[chef] Re: Re: Re: Re: Workflow of Making, Testing and Using a Cookbook?


Chronological Thread 
  • From: Matt Stratton < >
  • To:
  • Subject: [chef] Re: Re: Re: Re: Workflow of Making, Testing and Using a Cookbook?
  • Date: Mon, 19 May 2014 10:09:53 -0500

I knew there was a reason, other than "submodules can confuse the heck out of git newbies, and most of our customers are new to git". Your recommended structure is similar to the one I've been using (we actually put the chef-repo is a specific subdir named after the chef org, and then we put the cookbooks into individual git modules in a cookbooks dir at the same level as the chef-repo, as we have rake tasks we put in the chef-repo for our customers to do things like create new cookbooks (but with chefspec, berks init, etc).


On Mon, May 19, 2014 at 10:06 AM, Julian C. Dunn < " target="_blank"> > wrote:
On Mon, May 19, 2014 at 10:53 AM, Matt Stratton < "> > wrote:
> Julian,
>
> Not to go off on a tangent, but I'm curious about a statement in here. You
> mention that the cookbook should not be "using git submodules or any of that
> funny business".
>
> What would be the negative reason for putting chef-repo in source control,
> and then all cookbooks in their own repos, but putting a submodule of each
> cookbook under the cookbooks directory of the chef-repo? I've been working
> on a few projects where we intended to do this eventually, and just haven't
> done so yet. What issues/problems might I not be realizing? :)

A submodule is pinned to a particular Git hash, so you wind up in a
whole world of maintenance hell when you want to get a consistent
state for your top level. example: if I 'git submodule update' to get
to a new hash, I'm immediately impacting everyone.
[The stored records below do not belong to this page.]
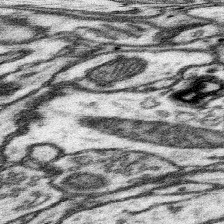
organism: Mouse
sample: Somatosensory cortex neuropil
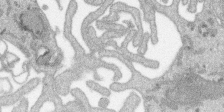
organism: Human
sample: Lung epithelial cells infected with SARS-CoV-2
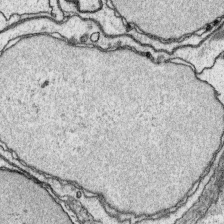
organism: Platynereis dumerilii
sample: Parapodia
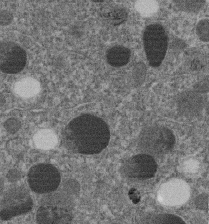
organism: C. elegans
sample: C. elegans embryo early stage
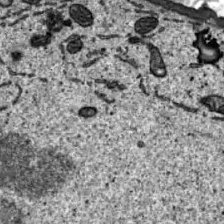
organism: Human
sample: HeLa cells
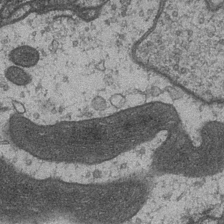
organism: Drosophila
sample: Optic medulla
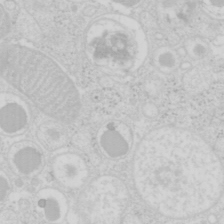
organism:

I usually set things up like this for customers:

+ chef-repo [its own Git module, with a .gitignore containing cookbooks/*]
  + roles
  + environments
  + data_bags
  + cookbooks (empty directory, maybe with a README.md in it
explaining why it's empty)

and then a Git module per cookbook.

The workflow for someone starting with Chef at that company would be:

* Clone chef-repo
* cd into cookbooks, clone individual cookbooks as needed

Yeah, there's Berkshelf, and upstream dependencies, and all that jazz
I haven't accounted for. But when people are first starting out, the
most important thing they are interested in doing is to start writing
some Chef code immediately without having to learn a pile of tools.